Step 3: Deconstruct the AI System Architecture
Before assessing risk, you must understand the individual components of the AI system your organization uses and where the intelligence resides.
Continuing with the AI chatbot example, the components would include: a user interface, a natural language processing (NLP) engine, a dialogue manager, a knowledge base/database, and a natural language generation (NLG) engine. The user face (the part of the system the user sees, such as a chat window or a voice interface) and the knowledge base/ data (where the chatbot’s information is stored) do not use AI. But the other components do or may do.
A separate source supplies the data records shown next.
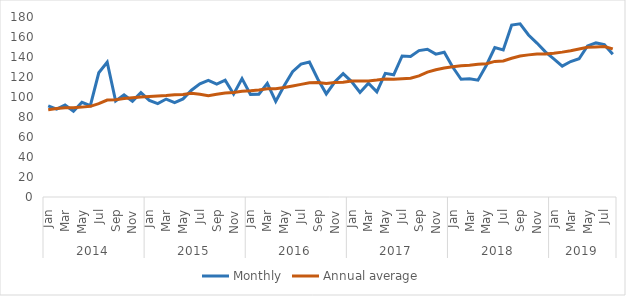
| Category | Monthly | Annual average |
|---|---|---|
| 0 | 91.172 | 87.258 |
| 1 | 87.795 | 88.6 |
| 2 | 91.925 | 89.367 |
| 3 | 85.793 | 89.314 |
| 4 | 94.702 | 89.879 |
| 5 | 91.375 | 90.649 |
| 6 | 124.243 | 93.285 |
| 7 | 134.751 | 96.991 |
| 8 | 96.05 | 97.232 |
| 9 | 102.032 | 98.524 |
| 10 | 95.842 | 99.319 |
| 11 | 104.32 | 100 |
| 12 | 96.525 | 100.446 |
| 13 | 93.393 | 100.913 |
| 14 | 97.959 | 101.415 |
| 15 | 94.356 | 102.129 |
| 16 | 98.093 | 102.412 |
| 17 | 106.814 | 103.698 |
| 18 | 113.212 | 102.779 |
| 19 | 116.54 | 101.261 |
| 20 | 112.953 | 102.67 |
| 21 | 116.784 | 103.899 |
| 22 | 102.901 | 104.488 |
| 23 | 118.434 | 105.664 |
| 24 | 102.639 | 106.173 |
| 25 | 102.81 | 106.958 |
| 26 | 113.562 | 108.258 |
| 27 | 95.519 | 108.355 |
| 28 | 111.187 | 109.446 |
| 29 | 125.368 | 110.992 |
| 30 | 132.853 | 112.629 |
| 31 | 135.013 | 114.169 |
| 32 | 117.791 | 114.572 |
| 33 | 103.136 | 113.434 |
| 34 | 114.985 | 114.441 |
| 35 | 123.408 | 114.856 |
| 36 | 115.412 | 115.92 |
| 37 | 104.485 | 116.06 |
| 38 | 113.825 | 116.082 |
| 39 | 105.211 | 116.89 |
| 40 | 123.659 | 117.929 |
| 41 | 122.192 | 117.664 |
| 42 | 140.996 | 118.343 |
| 43 | 140.454 | 118.796 |
| 44 | 146.37 | 121.178 |
| 45 | 147.791 | 124.899 |
| 46 | 142.845 | 127.221 |
| 47 | 144.734 | 128.998 |
| 48 | 129.971 | 130.211 |
| 49 | 117.721 | 131.314 |
| 50 | 118.31 | 131.688 |
| 51 | 116.791 | 132.653 |
| 52 | 131.732 | 133.326 |
| 53 | 149.357 | 135.589 |
| 54 | 147.046 | 136.094 |
| 55 | 171.905 | 138.714 |
| 56 | 173.192 | 140.95 |
| 57 | 161.986 | 142.132 |
| 58 | 153.917 | 143.055 |
| 59 | 145.117 | 143.087 |
| 60 | 138.119 | 143.766 |
| 61 | 130.858 | 144.861 |
| 62 | 135.482 | 146.292 |
| 63 | 138.236 | 148.079 |
| 64 | 151.054 | 149.689 |
| 65 | 154.087 | 150.083 |
| 66 | 152.354 | 150.526 |
| 67 | 142.661 | 148.089 |

The NLP engine (which interprets human language by identifying the user’s intent (their goal) and extracts key entities (important pieces of information) from a query), uses ML, and the NLG engine (used to generate a human-like response from the data provided by other components) uses DL and a LLM. The dialogue manager (which uses the information from the NLP engine to decide how the chatbot should respond) may or may not use AI depending on how sophisticated it is.
Step 4: Map AI Model Type to GDPR Remediation Difficulty
A critical insight for privacy lawyers is that the architectural complexity of a model, coupled with its data processing methodology, determines the spectrum of GDPR compliance risk and the difficulty of remediation.
| Model Type | Compliance challenges |
| Simpler ML | Trained on smaller, proprietary, and often labelled data. The model focuses on content, not identity, allowing for anonymization/pseudonymization and training within a secure, controlled environment. Remediation is manageable through data minimization and strict access controls |
| Massive LLM | Trained on a huge, diverse internet corpus that inevitably contains personal data. This results in the risk of verbatim memorisation and potential leakage of sensitive training data via prompts, violating the GDPR core principle of Purpose Limitation and Storage Limitation. Right to Erasure and establishing clear data lineage are nearly impossible. |
Step five: Assess AI delivery Method for Data Control
The company’s chosen method of delivery dictates its level of control and visibility over customer data, which is essential for defining the Controller/Processor relationship
| Delivery Method | Control and Visibility | Primary Compliance Risk |
| Software-as-a Service | Low. The business (Data Controller) is reliant on the provider (Data Processor) for security and data handling within their system. | Data security, international data transfers, and the provider potentially using customer data to train public LLMS. Require a strong DPA |
| API Integration | Medium. The business has more direct control over the data being sent via the API call. | The business must practice data minimisation (redacting personal data before sending) and manage third party data transfers. |
| On-Premises Deployment | High. The business is the sole Data Controller and Processor; data never leaves the company’s data centre. | Most GDPR complaint. The only risk is international security protocol failures |
| Embedded AI in Hardware | High (Privacy by Design). Processing occurs locally on the device’s chip; data is minimised before any cloud transfer. | The business must be transparent about any data collected and sent to the cloud, requiring explicit consent for cloud processing |
Step 6: Familiarise Yourself with Applicable Laws
The final step is to stay current with the rapidly evolving regulatory landscape. New and revised local and extraterritorial laws relating to AI, such as the EU’s recent acts, are emerging constantly. Prioritising compliance efforts based on your company’s sector, jurisdiction and role (Controller/Processor) is vital for building the necessary governance framework —a crucial topic I shall tackle in my next blog post.